WHAT IS REQUIRED: Exactly as written, set down each line of the data below except its pictures.

RECORDED DATA:
== Segment start ==
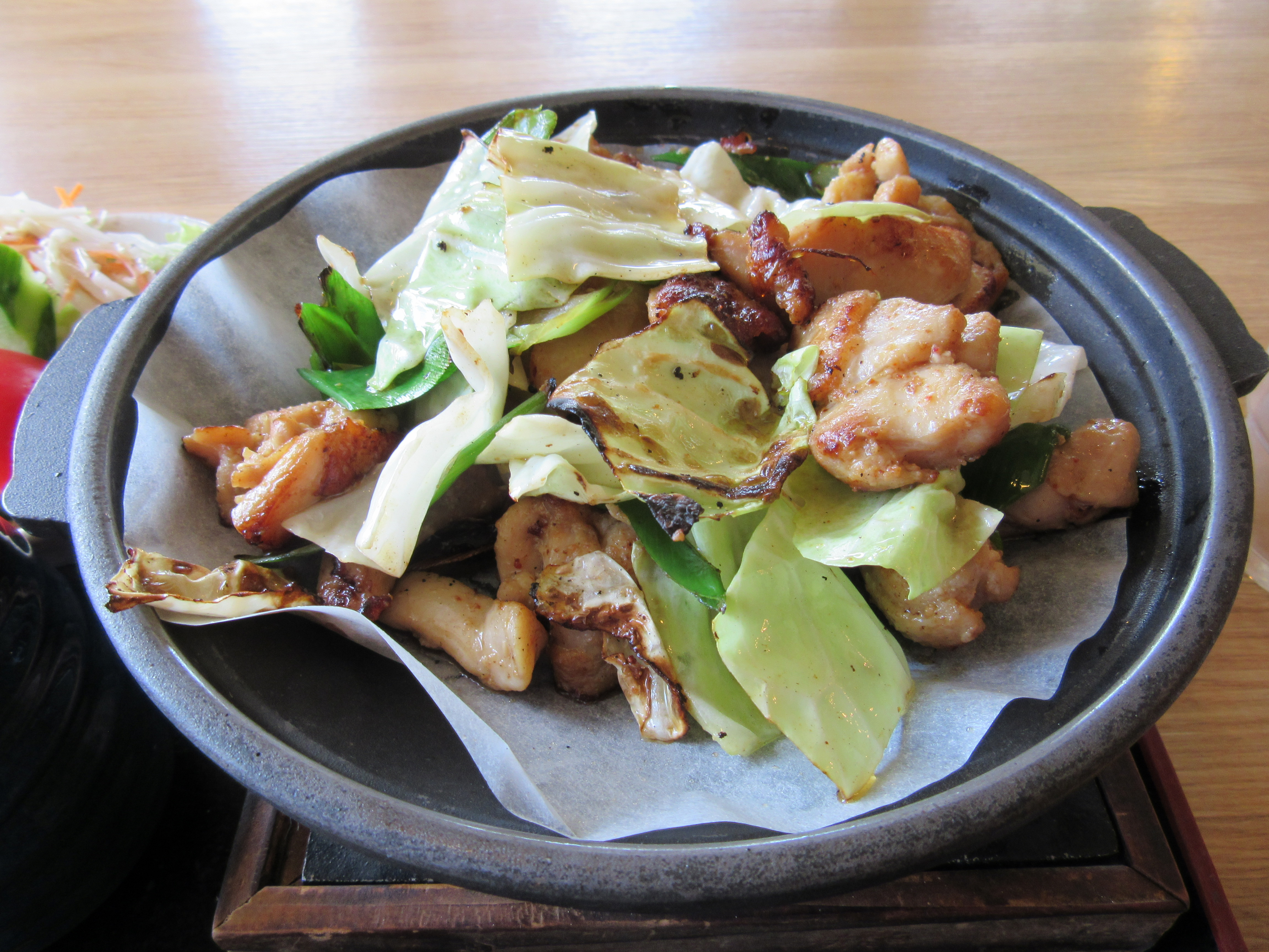 鶏ちゃん（けいちゃん）
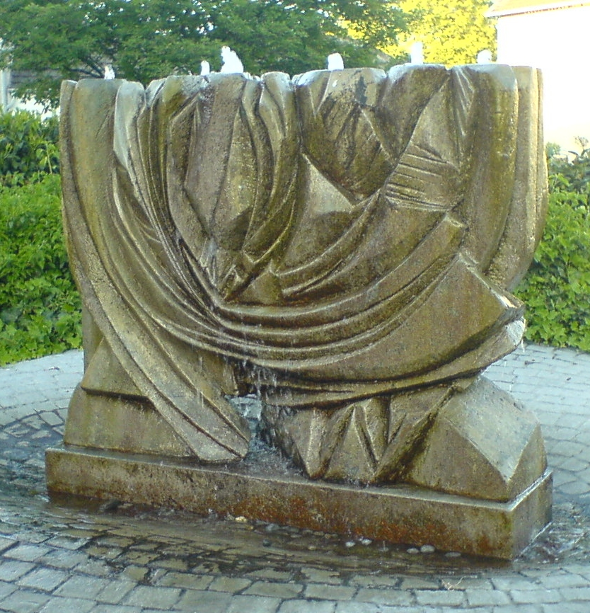 Skulptur von Otto Ditscher "Vegetativ aus Beton" vor dem Rathaus Neuhofen (Pfalz)
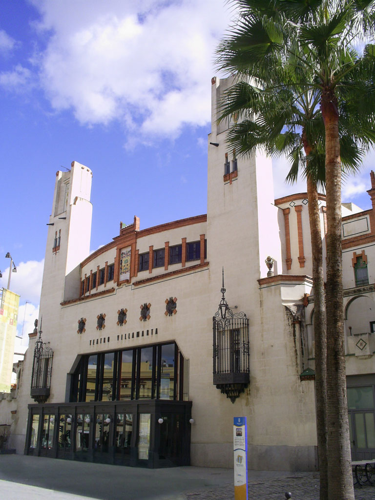 Teatro Villamarta; Villamarta Theatre
== Segment end ==
RESPONSE AREA:
 鶏ちゃん（けいちゃん）
 Skulptur von Otto Ditscher "Vegetativ aus Beton" vor dem Rathaus Neuhofen (Pfalz)
 Teatro Villamarta; Villamarta Theatre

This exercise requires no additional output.